The above theorem says that a PDA $P$ that can "look" at the top symbol $X$ of the stack and according to it and the current input symbol can (i) POP it, (ii) REPLACE it with $B$ or (iii) REPLACE it with $B$ and PUSH $C$ is as powerful as a PDA.

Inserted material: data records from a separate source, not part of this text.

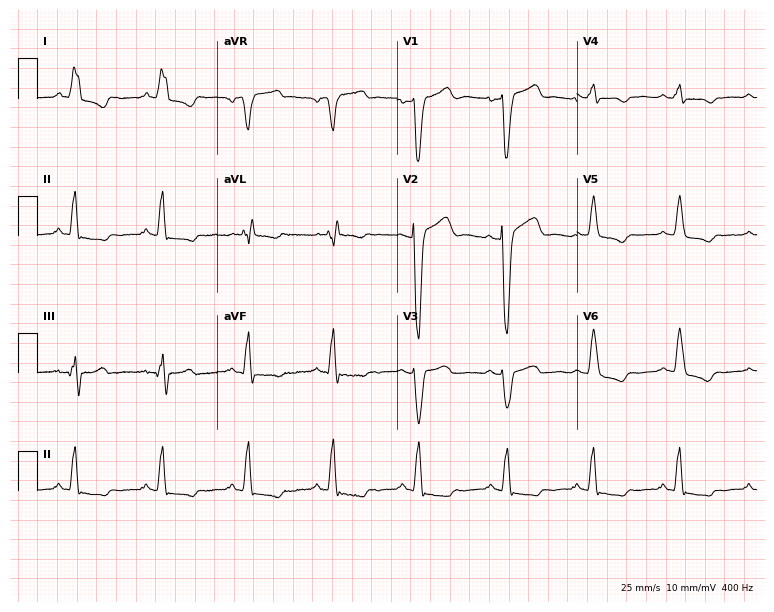
12-lead ECG from a female patient, 65 years old. Findings include left bundle branch block (LBBB).
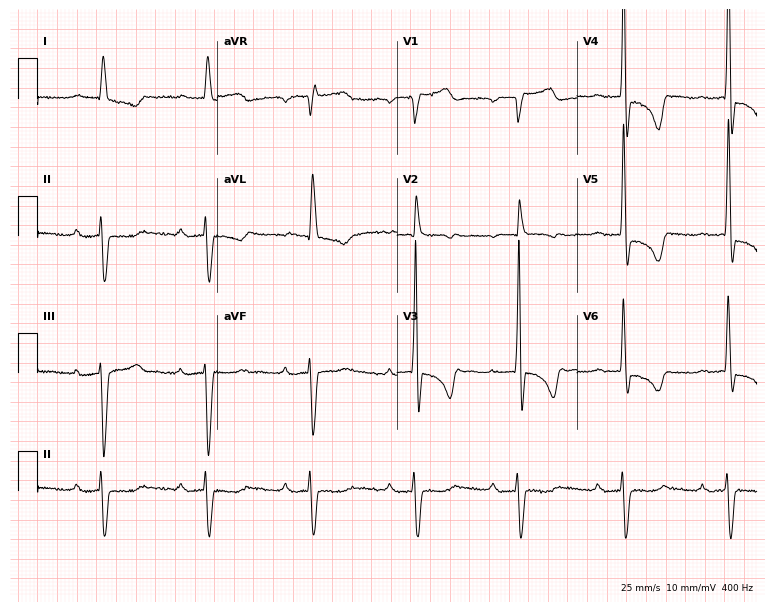
ECG (7.3-second recording at 400 Hz) — an 82-year-old man. Findings include first-degree AV block.
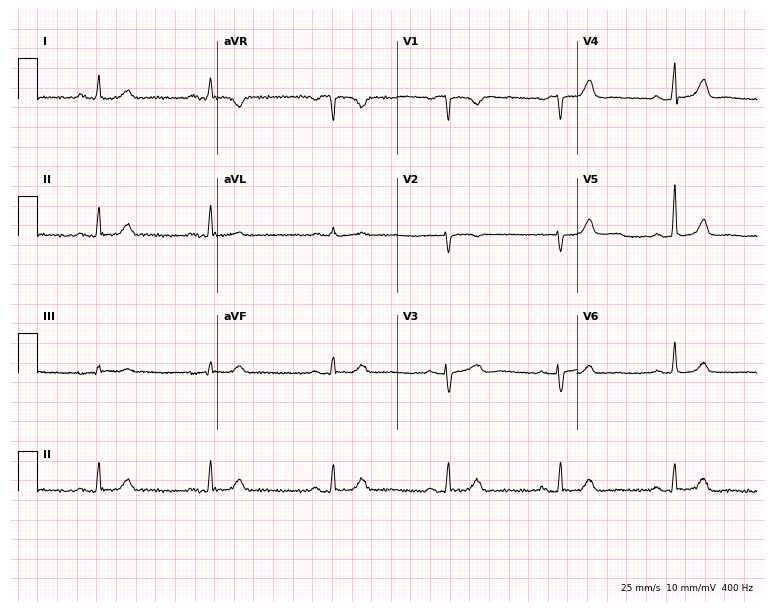
Resting 12-lead electrocardiogram. Patient: a female, 48 years old. None of these six findings is recorded: first-degree AV block, right bundle branch block, left bundle branch block, sinus bradycardia, atrial fibrillation, sinus tachycardia.
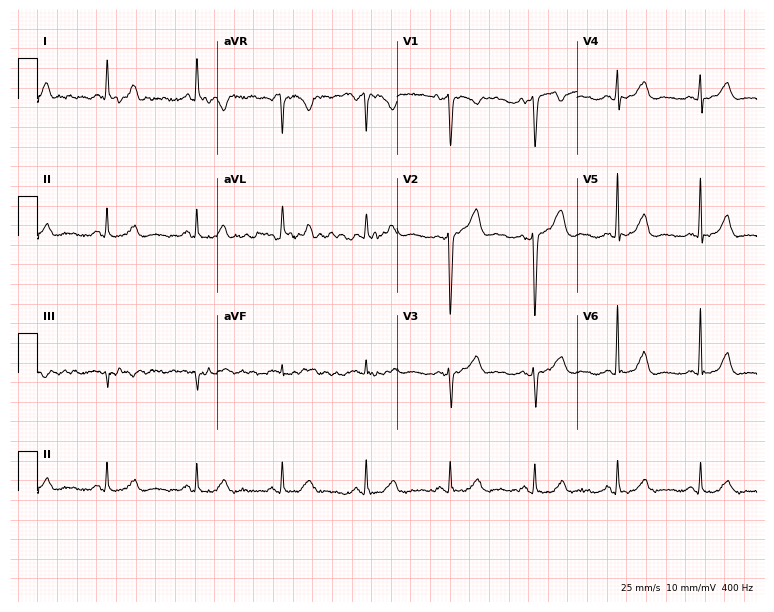
12-lead ECG (7.3-second recording at 400 Hz) from a female patient, 79 years old. Labelled as a normal ECG.
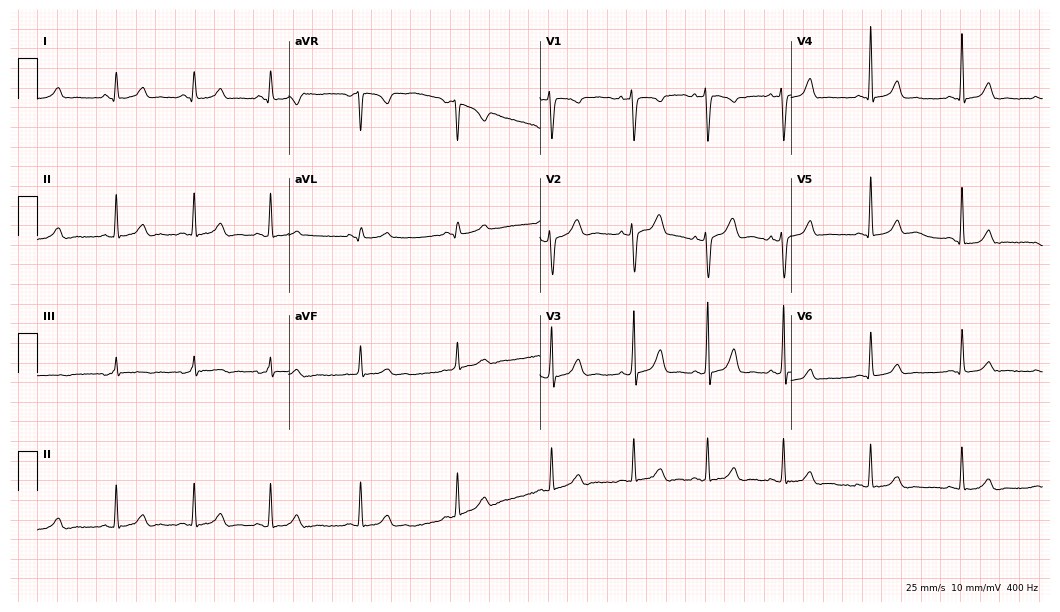
12-lead ECG from a female, 30 years old. Labelled as a normal ECG.

In order to build an equivalent $P'$, we expand the set of non-terminals $\Gamma$ of $P$ to $\Gamma' = \Gamma \times (\Gamma \cup \{ = \})$; we also expand the set of states $Q$ to $Q' = Q \times (\Gamma \cup \{*\})$
The double symbols in each "register" $r$ of the stack are used to store both the symbol at $r$ (left element) and to "override" the symbol at $r-1$ (right element):
<A,B> in P' is equivalent in P to A
<C,.> B
.... ....
<A,=> in P' is equivalent in P to A
<C,.> C
.... ....
If $P'$ is in state $\langle q_j,*\rangle$ it means that the "logic" top of the stack symbol that it should use is effectively the top of the stack; if it is in state $\langle q_j, A \rangle$ then the "logic" top of the stack is $A$ (and the real top should be ignored).

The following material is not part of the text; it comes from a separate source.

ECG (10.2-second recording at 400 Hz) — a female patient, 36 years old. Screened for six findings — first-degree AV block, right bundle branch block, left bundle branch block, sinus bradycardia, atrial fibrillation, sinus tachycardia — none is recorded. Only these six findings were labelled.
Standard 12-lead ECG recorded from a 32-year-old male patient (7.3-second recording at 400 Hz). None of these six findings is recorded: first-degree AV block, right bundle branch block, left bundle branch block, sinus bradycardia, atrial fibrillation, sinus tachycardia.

So the replace (ii) operation of $P$ can simply be stored in the internal state of $P'$:
$q_i, a, A \to q_j, B$ becomes
- $\langle q_i, * \rangle, a, \langle A,\cdot\rangle \to \langle q_j, B \rangle, \langle A,\cdot\rangle$
- $\langle q_i, A \rangle, a, \langle \cdot,\cdot\rangle \to \langle q_j, B \rangle, \langle \cdot,\cdot\rangle $
As soon as $P$ needs to PUSH $BC$ (iii), it can store $B$ in the right part of the pushed symbol (the "override" part):
$q_i, a, A \to q_j, BC$ becomes
- $\langle q_i, * \rangle, a, \langle A,\cdot\rangle \to \langle q_j, * \rangle, \langle A,\cdot\rangle \langle C,B\rangle$
- $\langle q_i, A \rangle, a, \langle \cdot,\cdot\rangle \to \langle q_j, * \rangle, \langle \cdot,\cdot\rangle \langle C,B\rangle $
The $P$ POP operation (i) can be simulated popping the current top and if it "overrides" the previous element, store it in the state:
$q_i, a, A \to q_j, \epsilon$ becomes
- $\langle q_i, * \rangle, a, \langle A,= \rangle \to \langle q_j, * \rangle, \epsilon$
- $\langle q_i, * \rangle, a, \langle A,B \rangle \to \langle q_j, B \rangle, \epsilon$
- $\langle q_i, A \rangle, a, \langle \cdot,= \rangle \to \langle q_j, * \rangle, \epsilon$
- $\langle q_i, A \rangle, a, \langle \cdot,B \rangle \to \langle q_j, B \rangle, \epsilon$
***ADDENDUM 2
The above proof could be highly simplified, because:
- the PDA derived from the quadratic Greibach Normal form needs only one state (provided that the acceptance condition is the empty stack at the end of the input);
- $P'$ could simply store the TOP of the stack in its internal state (there is no need to use $\Gamma' = \Gamma \times Gamma$
as soon as I have some free time I'll update the answer.